══ Provided information

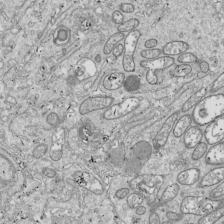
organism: Drosophila
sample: Cell division; meiosis; drosophila spermatocytes
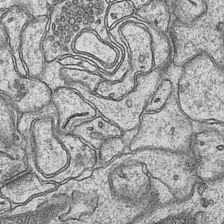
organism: Mouse
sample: CA1 Hippocampus
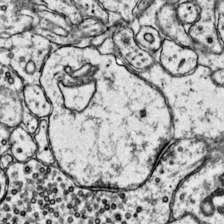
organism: Mouse
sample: Primary visual cortex
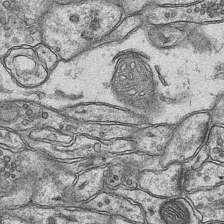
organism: Mouse
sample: CA1 Hippocampus
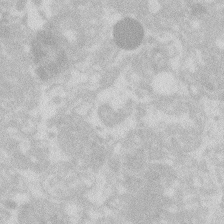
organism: Zebrafish
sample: Macrophage
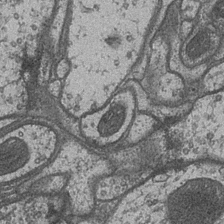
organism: Drosophila
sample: Optic medulla
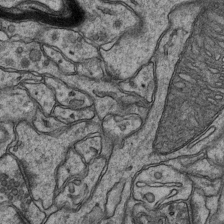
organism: Mouse
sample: CA1 Hippocampus
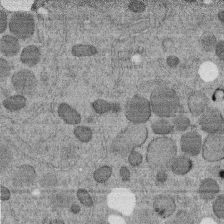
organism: C. elegans
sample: C. elegans embryo early stage
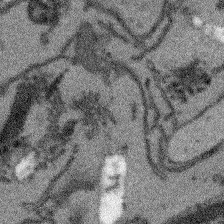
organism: Arabidopsis thaliana
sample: Root tip
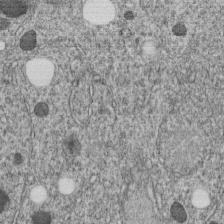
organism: C. elegans
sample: C. elegans embryo early stage
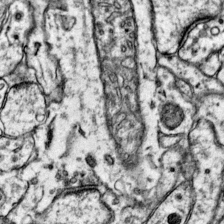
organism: Mouse
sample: Primary visual cortex
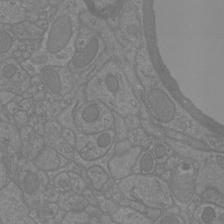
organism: Mouse
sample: Cortical neurons
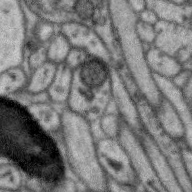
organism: Zebra finch
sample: Brain
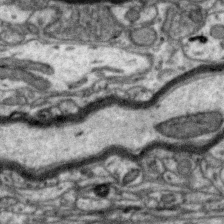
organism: Zebra finch
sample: Brain
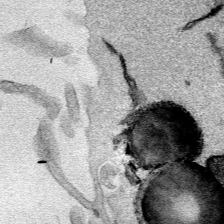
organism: Mouse
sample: Cancer cell death in ED-1 cells
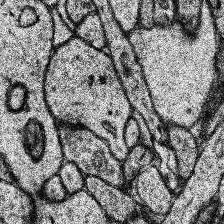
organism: Human
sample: Temporal Lobe
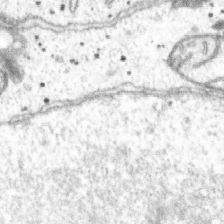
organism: Human
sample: HeLa cells
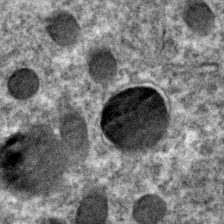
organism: C. elegans
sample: C. elegans embryo
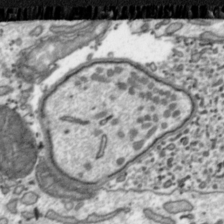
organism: Toxoplasma gondii
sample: Parasites in a vacuole inside a host cell
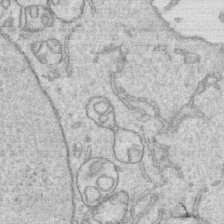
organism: Human
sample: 1205lu cells
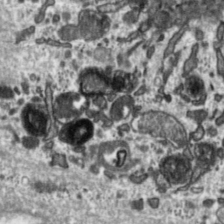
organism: Toxoplasma gondii
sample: Parasites in a vacuole inside a host cell
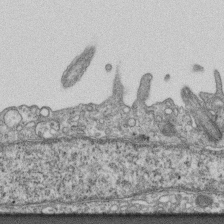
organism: Mouse
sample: Centriole in ependymal cells
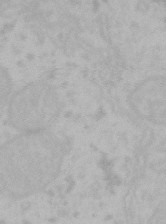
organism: Mouse
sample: Choroid plexus
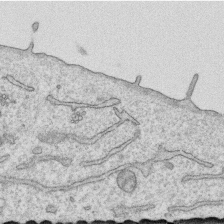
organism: Human
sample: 1205lu cells
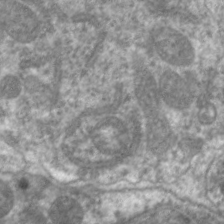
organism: C. elegans
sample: Pharynx
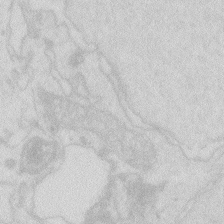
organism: Zebrafish
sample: Macrophage
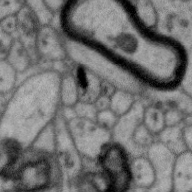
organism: Zebra finch
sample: Brain
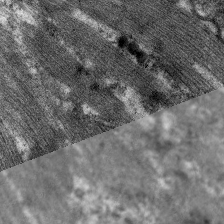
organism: C. elegans
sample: Pharynx
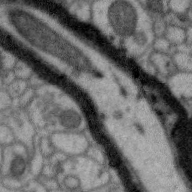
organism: Zebra finch
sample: Brain
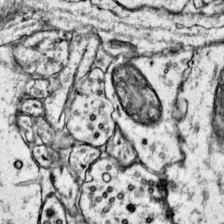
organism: Mouse
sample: Primary visual cortex
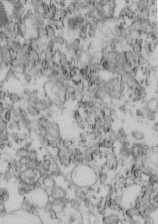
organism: Mouse
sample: Cilia; retinal pigment epithelium
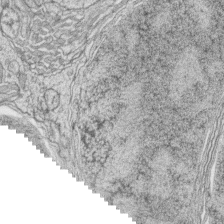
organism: Zebrafish
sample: synaptic ribbons in rod cells and cone cells
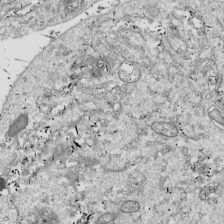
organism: Drosophila
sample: Cell division; meiosis; drosophila spermatocytes
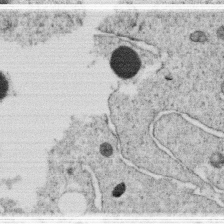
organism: C. elegans
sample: C. elegans oocyte; sperm cells
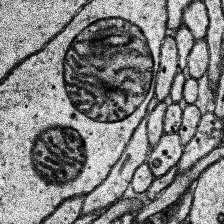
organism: Human
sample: Temporal Lobe
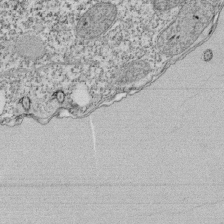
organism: Tetrahymena
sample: Cilia in tetrahymena
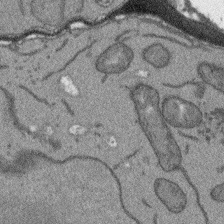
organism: Arabidopsis thaliana
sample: Root tip
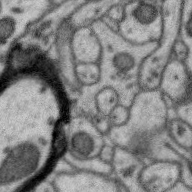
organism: Zebra finch
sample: Brain
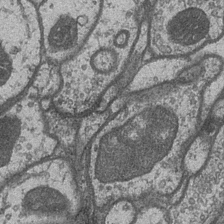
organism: Drosophila
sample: Optic medulla
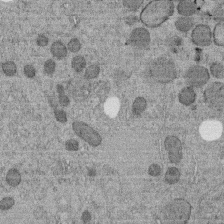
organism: C. elegans
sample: C. elegans embryo early stage
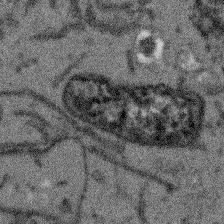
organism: Arabidopsis thaliana
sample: Root tip
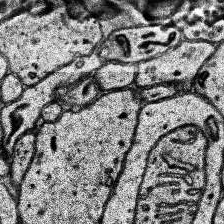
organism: Human
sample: Temporal Lobe
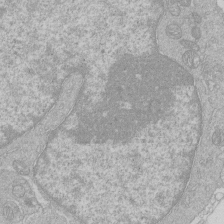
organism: Human
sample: Macrophage cells
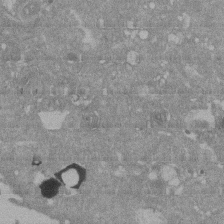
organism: Mouse
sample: ED-1 cell nuclei; centrioles
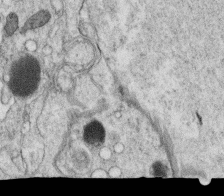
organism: C. elegans
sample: C. elegans oocyte; sperm cells
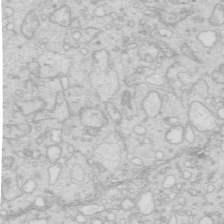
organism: Mouse
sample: Multiciliated cells
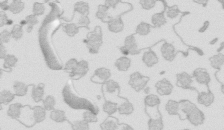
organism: Mouse
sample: Multiciliated cells
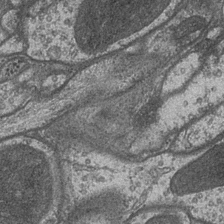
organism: Drosophila
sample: Optic medulla
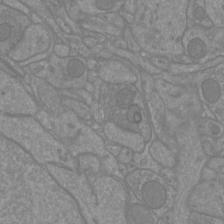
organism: Mouse
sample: Cortical neurons
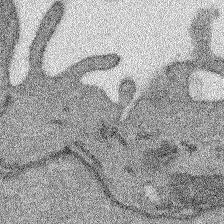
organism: Human
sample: HeLa cells
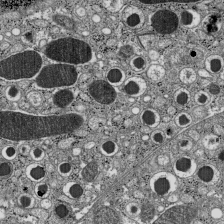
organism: C57BL Mouse
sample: Pancreatic islet
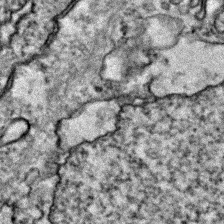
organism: Zebrafish
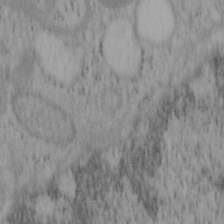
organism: Mouse
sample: OT-I killer T cells with ID8 ovarian cancer cells
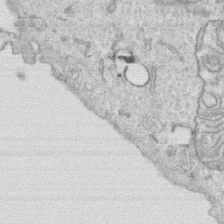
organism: Human
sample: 1205lu cells
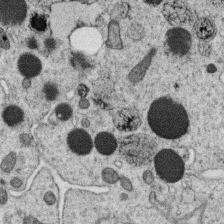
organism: C. elegans
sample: C. elegans oocyte; sperm cells
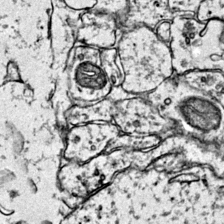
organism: Mouse
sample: Primary visual cortex
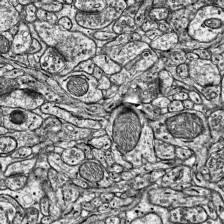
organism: Mouse
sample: Visual Cortex
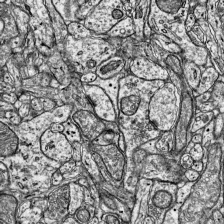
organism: Mouse
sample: Visual Cortex
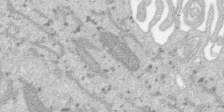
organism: Human
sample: Lung epithelial cells infected with SARS-CoV-2
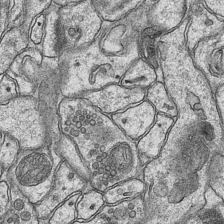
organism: Mouse
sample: CA1 Hippocampus
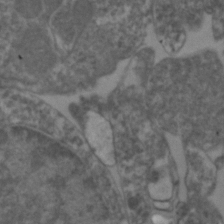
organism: Zebrafish
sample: Zebrafish embryo
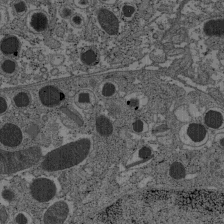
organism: C57BL Mouse
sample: Pancreatic islet
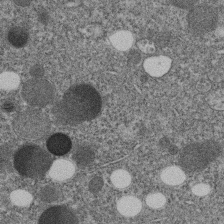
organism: C. elegans
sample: C. elegans embryo early stage
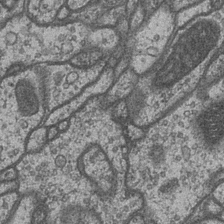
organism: Drosophila
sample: Optic medulla
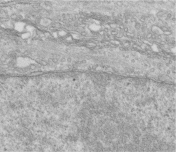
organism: Human
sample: Centriole in fibroblast cells
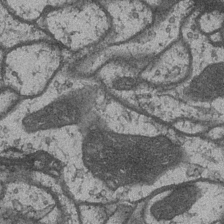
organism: Drosophila
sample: Optic medulla
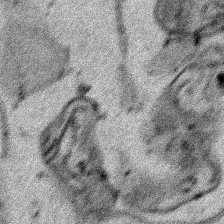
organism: Human
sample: Mitochondria in HCT116 cells
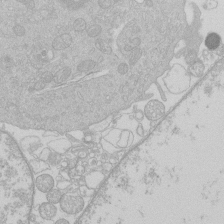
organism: Human
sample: Macrophage cells
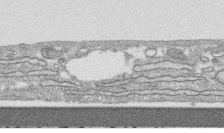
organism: Human
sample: CRL-1474
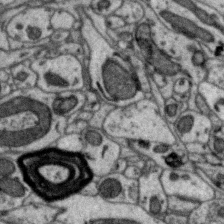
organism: Zebra finch
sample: Brain
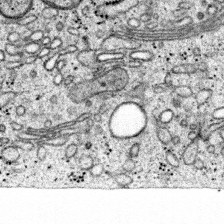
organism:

════

Leave the pictures out. Otherwise, output the listing above exactly.

organism: Drosophila
sample: Cell division; meiosis; drosophila spermatocytes
organism: Mouse
sample: CA1 Hippocampus
organism: Mouse
sample: Primary visual cortex
organism: Mouse
sample: CA1 Hippocampus
organism: Zebrafish
sample: Macrophage
organism: Drosophila
sample: Optic medulla
organism: Mouse
sample: CA1 Hippocampus
organism: C. elegans
sample: C. elegans embryo early stage
organism: Arabidopsis thaliana
sample: Root tip
organism: C. elegans
sample: C. elegans embryo early stage
organism: Mouse
sample: Primary visual cortex
organism: Mouse
sample: Cortical neurons
organism: Zebra finch
sample: Brain
organism: Zebra finch
sample: Brain
organism: Mouse
sample: Cancer cell death in ED-1 cells
organism: Human
sample: Temporal Lobe
organism: Human
sample: HeLa cells
organism: C. elegans
sample: C. elegans embryo
organism: Toxoplasma gondii
sample: Parasites in a vacuole inside a host cell
organism: Human
sample: 1205lu cells
organism: Toxoplasma gondii
sample: Parasites in a vacuole inside a host cell
organism: Mouse
sample: Centriole in ependymal cells
organism: Mouse
sample: Choroid plexus
organism: Human
sample: 1205lu cells
organism: C. elegans
sample: Pharynx
organism: Zebrafish
sample: Macrophage
organism: Zebra finch
sample: Brain
organism: C. elegans
sample: Pharynx
organism: Zebra finch
sample: Brain
organism: Mouse
sample: Primary visual cortex
organism: Mouse
sample: Cilia; retinal pigment epithelium
organism: Zebrafish
sample: synaptic ribbons in rod cells and cone cells
organism: Drosophila
sample: Cell division; meiosis; drosophila spermatocytes
organism: C. elegans
sample: C. elegans oocyte; sperm cells
organism: Human
sample: Temporal Lobe
organism: Tetrahymena
sample: Cilia in tetrahymena
organism: Arabidopsis thaliana
sample: Root tip
organism: Zebra finch
sample: Brain
organism: Drosophila
sample: Optic medulla
organism: C. elegans
sample: C. elegans embryo early stage
organism: Arabidopsis thaliana
sample: Root tip
organism: Human
sample: Temporal Lobe
organism: Human
sample: Macrophage cells
organism: Mouse
sample: ED-1 cell nuclei; centrioles
organism: C. elegans
sample: C. elegans oocyte; sperm cells
organism: Mouse
sample: Multiciliated cells
organism: Mouse
sample: Multiciliated cells
organism: Drosophila
sample: Optic medulla
organism: Mouse
sample: Cortical neurons
organism: Human
sample: HeLa cells
organism: C57BL Mouse
sample: Pancreatic islet
organism: Zebrafish
organism: Mouse
sample: OT-I killer T cells with ID8 ovarian cancer cells
organism: Human
sample: 1205lu cells
organism: C. elegans
sample: C. elegans oocyte; sperm cells
organism: Mouse
sample: Primary visual cortex
organism: Mouse
sample: Visual Cortex
organism: Mouse
sample: Visual Cortex
organism: Human
sample: Lung epithelial cells infected with SARS-CoV-2
organism: Mouse
sample: CA1 Hippocampus
organism: Zebrafish
sample: Zebrafish embryo
organism: C57BL Mouse
sample: Pancreatic islet
organism: C. elegans
sample: C. elegans embryo early stage
organism: Drosophila
sample: Optic medulla
organism: Human
sample: Centriole in fibroblast cells
organism: Drosophila
sample: Optic medulla
organism: Human
sample: Mitochondria in HCT116 cells
organism: Human
sample: Macrophage cells
organism: Human
sample: CRL-1474
organism: Zebra finch
sample: Brain
organism:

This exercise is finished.